Sementara Rab5 mengendalikan ukuran SG dengan memfasilitasi SG SG, sebuah mekanisme

alternatif untuk mengatur ukuran SG adalah dengan daur ulang kargo. Mutasi yang mengganggu
proses ini, misalnya, mutasi pada sindrom perdagangan Chediak-Higashi / regulator perdagangan
lysosomal (CHS / Lyst) pada manusia, dengan sindrom Chediak-Higashi, dan pada tikus krem (Lystbg
/ Lystbg) (Durchfort et al., 2012) menghasilkan SG raksasa dan dapat menyebabkan patologi yang
signifikan. Memang, kami telah menunjukkan bahwa fenotip yang sama dengan SG berukuran lebih
besar disebabkan oleh knockdown synaptotagmin 3, anggota keluarga protein pengatur lalu lintas
synapto-tagmin (Grimberg et al., 2003) yang mengatur daur ulang endositik (Grimberg dkk. , 2003;
Masztalerz et al., 2007). Oleh karena itu, ukuran akhir sel mast SG didikte oleh keseimbangan antara
Rab5-

dimediasi SG fusi dan daur ulang diatur oleh synaptotagmin 3 dan protein Lyst.

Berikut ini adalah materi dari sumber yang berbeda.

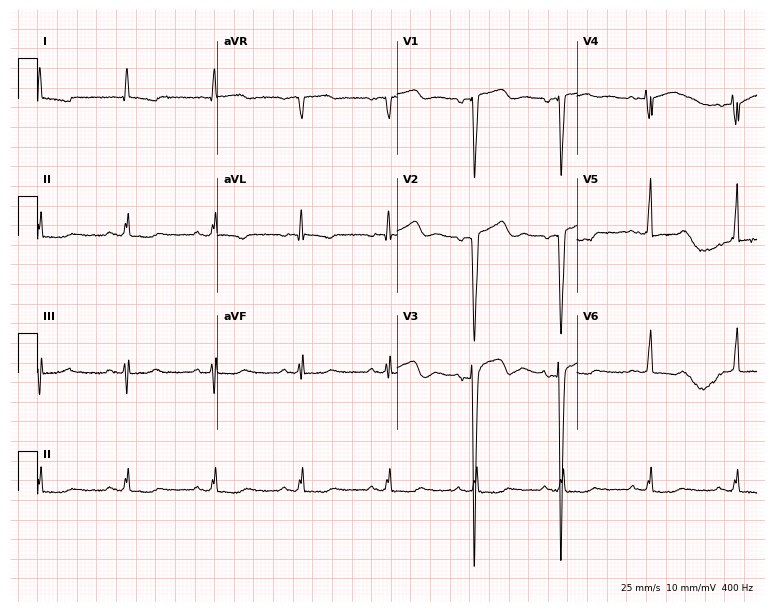
Resting 12-lead electrocardiogram. Patient: a man, 77 years old. None of these six findings is recorded: first-degree AV block, right bundle branch block, left bundle branch block, sinus bradycardia, atrial fibrillation, sinus tachycardia. Only these six findings were labelled.
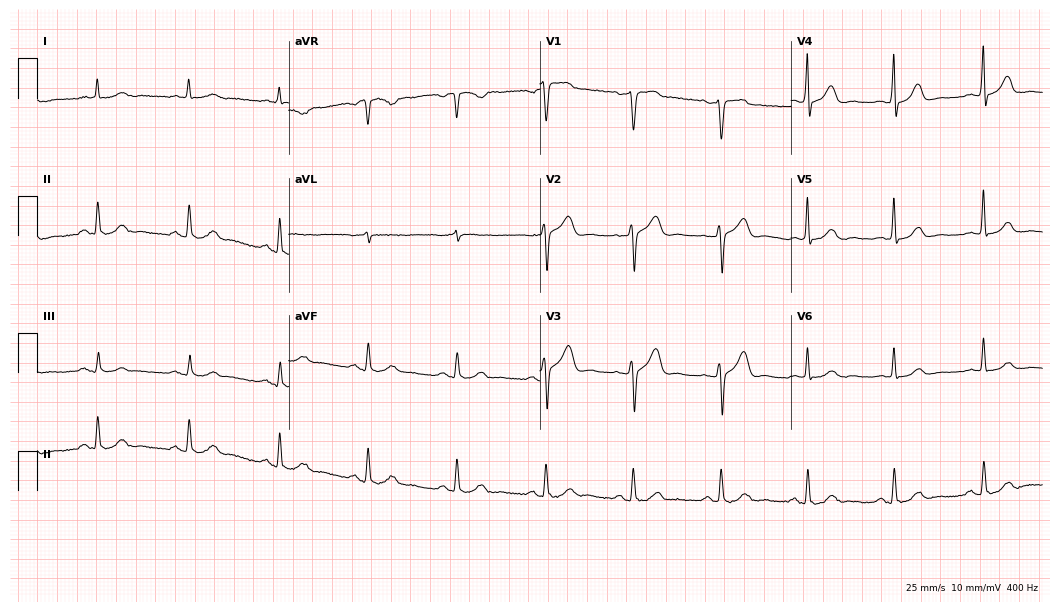
12-lead ECG from a 66-year-old man. Labelled as a normal ECG.
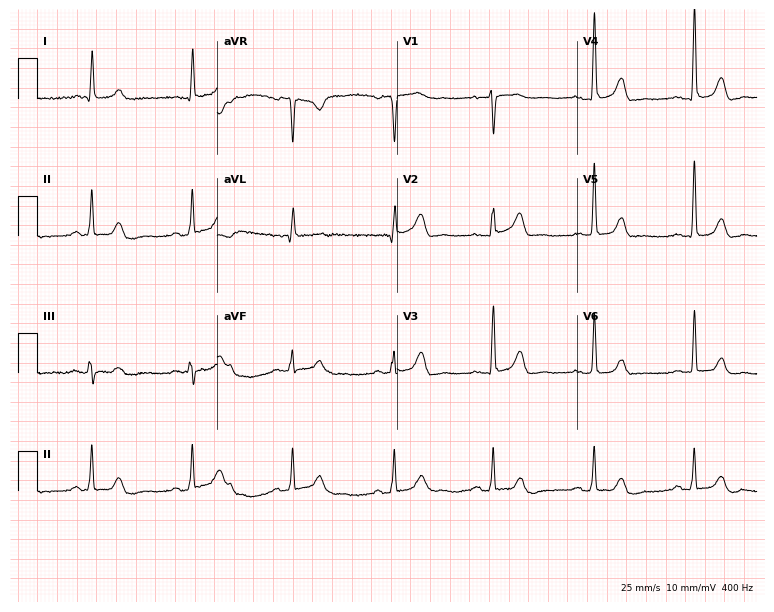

Kami berhipotesis
bahwa dengan mengendalikan ukuran SG, sel mast mengatur rasio antara

Kargo SG dan mesin exocytic granular. Oleh karena itu, pergantian ukuran SG berpotensi
mempengaruhi tingkat dan kinetika eksositosis. Konsisten dengan konsep ini, ukuran vesikel baru-
baru ini terbukti memainkan peran penting dalam mendikte mode eksositosis pada laktotrof (Flasker
et al., 2013). Dengan demikian, butiran besar yang mengandung prolaktin mengeluarkan isinya
dengan fusi penuh, berlawanan dengan yang lebih kecil

vesikula, yang menunjukkan eksositosis transien (Flaskeret al., 2013). Apakah mekanisme kontrol ini
juga berlaku untuk eksositosis sel mast tetap harus ditentukan.